Streamer Dalton Eatherly, known as Chud the Builder, was involved in a shooting outside a Clarksville, TN courthouse on May 13.
The quiet, brick-lined walkways outside the Montgomery County Courthouse became the site of a chaotic and violent intersection between online vitriol and physical reality on Wednesday afternoon.
Dalton Eatherly, a 28-year-old livestreamer known to his thousands of followers as “Chud the Builder“, was taken into custody following a confrontation that escalated into a daylight shooting.
The incident has left both Eatherly and an unidentified man hospitalized with gunshot wounds, though both are currently listed in stable condition.
Beyond the yellow police tape, the event has reignited a fierce national debate over the “rage-bait” economy and the volatile potential for digital harassment to explode into real-world tragedy.
A Flashpoint Outside the Courthouse
At approximately 1:30 p.m. on May 13, Eatherly was at the Clarksville courthouse for a status hearing regarding a $3,300 civil debt case. However, his presence there quickly detoured into a familiar pattern of provocation. Witnesses and early reports suggest Eatherly became involved in a heated verbal exchange with a man outside the building.
According to unconfirmed reports from the streaming community, the altercation began after Eatherly allegedly directed a racial slur at the man, telling him to “chimp out“, a phrase the streamer has frequently used in his “street interview” videos to antagonize Black passersby.
The verbal spat reportedly turned physical, with shots being fired during the ensuing struggle.
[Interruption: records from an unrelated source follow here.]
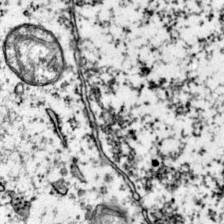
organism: Mouse
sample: Primary visual cortex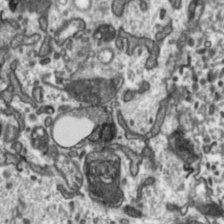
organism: Toxoplasma gondii
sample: Parasites in a vacuole inside a host cell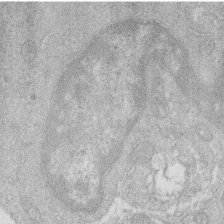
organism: Human
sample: Macrophage cells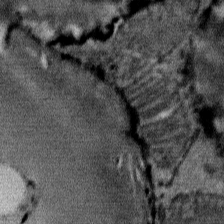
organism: Mouse
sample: Mouse Salivary gland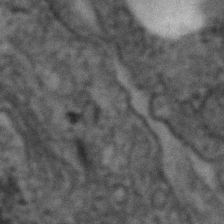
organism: Human
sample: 1205lu cells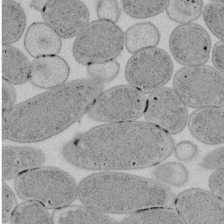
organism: E. coli
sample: Bacterial nucleoid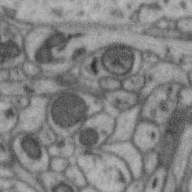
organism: Zebra finch
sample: Brain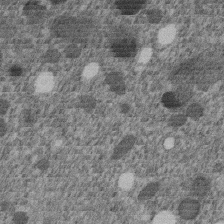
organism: C. elegans
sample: C. elegans embryo early stage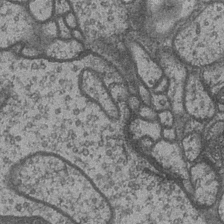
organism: Drosophila
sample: Optic medulla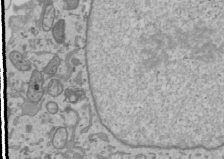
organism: Human
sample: Mitochondria in U2OS cells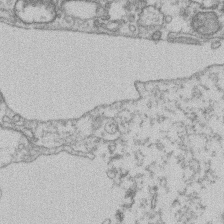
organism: Mouse
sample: T cell stromal cell synapse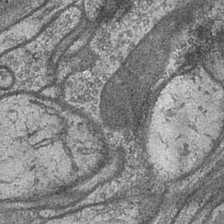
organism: Drosophila
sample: Optic medulla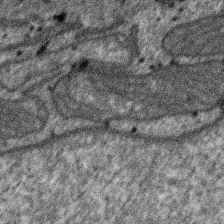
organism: Human
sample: Lung epithelial cells infected with SARS-CoV-2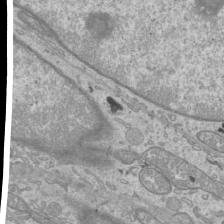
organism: Mouse
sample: Cilia; mouse epididymis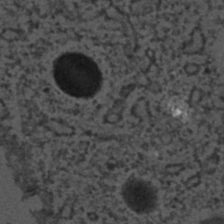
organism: C. elegans
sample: C. elegans embryo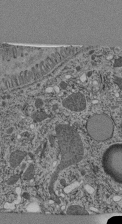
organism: C. elegans
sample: C. elegans pharynx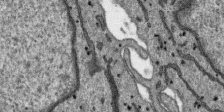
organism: Human
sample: Lung epithelial cells, uninfected (mock) control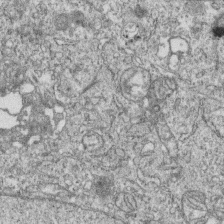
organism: Human
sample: HeLa cell HIV synapse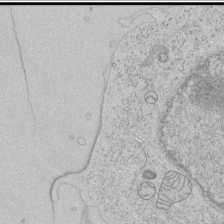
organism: Human
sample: Mitochondria in HCT116 cells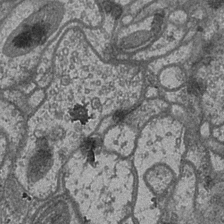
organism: Drosophila
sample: Optic medulla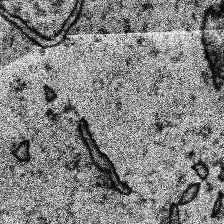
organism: Human
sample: Temporal Lobe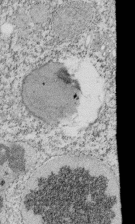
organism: Tetrahymena
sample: Cilia in tetrahymena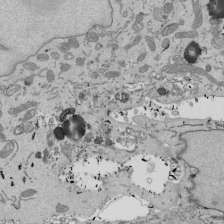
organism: Mouse
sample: ED-1 cell nuclei; centrioles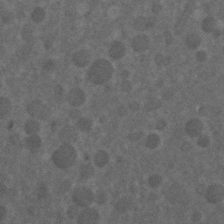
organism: C. elegans
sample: C. elegans embryo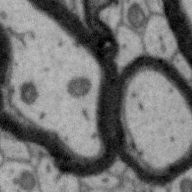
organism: Zebra finch
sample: Brain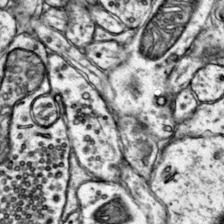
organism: Mouse
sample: Primary visual cortex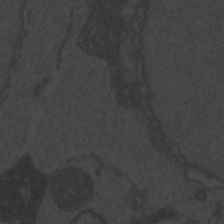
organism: Zebrafish
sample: Macrophage infected with Toxoplasma gondii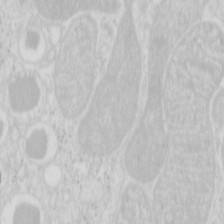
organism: Mouse
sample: Pancreas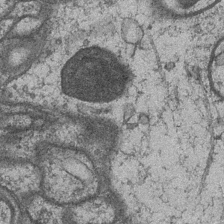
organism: Drosophila
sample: Optic medulla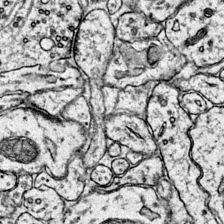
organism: Mouse
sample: Primary visual cortex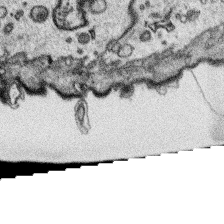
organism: Platynereis dumerilii
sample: Parapodia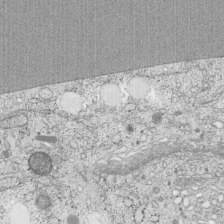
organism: African green monkey
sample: COS-7 cells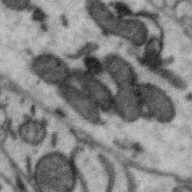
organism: Zebra finch
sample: Brain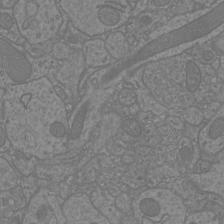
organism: Mouse
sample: Cortical neurons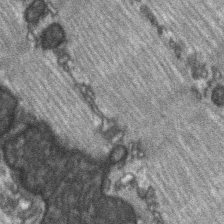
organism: C57BL Mouse
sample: Soleus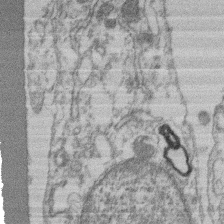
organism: Mouse
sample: T cell stromal cell synapse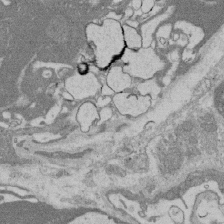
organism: Rat
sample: Salivary granule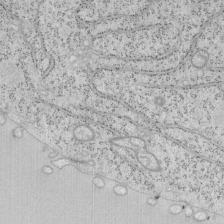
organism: Mouse
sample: OT-I killer T cells with ID8 ovarian cancer cells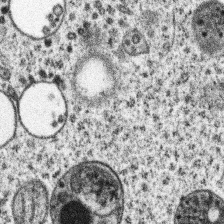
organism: Human
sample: HeLa cells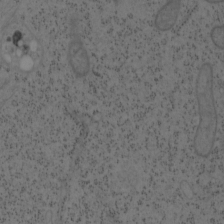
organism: Mouse
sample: OT-I killer T cells with ID8 ovarian cancer cells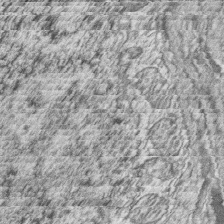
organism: Zebrafish
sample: synaptic ribbons in rod cells and cone cells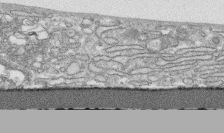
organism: Human
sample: CRL-1474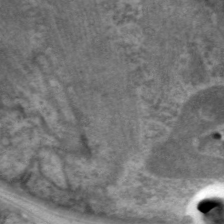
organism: C. elegans
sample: Pharynx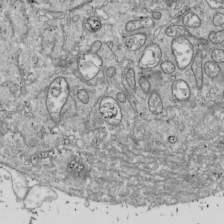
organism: Drosophila
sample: Cell division; meiosis; drosophila spermatocytes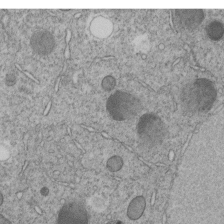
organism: C. elegans
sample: C. elegans embryo early stage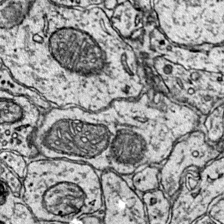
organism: Mouse
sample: Primary visual cortex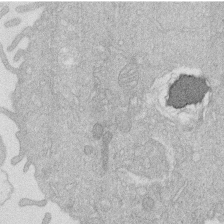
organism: Human
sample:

Eatherly, who claims he acted in self-defense, was found with a gunshot wound to the arm, while the other man, described by onlookers as waving to the crowd while being loaded into an ambulance, sustained more serious injuries.
The Architecture of Antagonism
For those in Clarksville, Dalton Eatherly is a well-known figure, but not for the construction his moniker suggests. Instead, his “build” is one of digital notoriety. Operating primarily on platforms like Kick and X, Eatherly has built a brand out of “rage-baiting”, the practice of filming himself using racial slurs and derogatory language in public to elicit an angry or violent reaction from unsuspecting strangers.
“He is well-known in Clarksville for antagonizing people to see what he can get them to do,” remarked Claire Martin, a local legal assistant who witnessed the aftermath. For his followers, the content is viewed as a perverse form of “free speech” advocacy; for the communities he targets, it is a constant, looming threat of harassment.
A Pattern of Disorder
The courthouse shooting was not Eatherly’s first brush with the law this week. Just four days earlier, on May 9, he was arrested at a Nashville steakhouse after a $371 meal turned into a disruptive scene. Management at the restaurant had reportedly asked him to stop livestreaming his dinner.
According to police affidavits, Eatherly refused to pay, began screaming racial statements, and was ultimately charged with theft of services and disorderly conduct.
Following that arrest, Eatherly took to social media to thank the platform X for giving him a “voice” and urged his followers to stand on “objective freedom” regardless of skin colour—a post that has since gone viral in light of the violence that followed just hours later.
The Ripple Effect
As the District Attorney’s office reviews the facts for formal criminal charges, the Clarksville community is left to process the trauma of a midday shooting in a high-traffic civic area. The incident underscores a growing concern for law enforcement: the rise of “IRL” (In Real Life) streamers who monetize confrontation.
When a digital audience cheers for escalation, the human beings on the other side of the lens—and the streamers themselves—are placed in a line of fire that is all too real. In the heart of Tennessee, the cost of that “content” was paid in blood on the courthouse steps.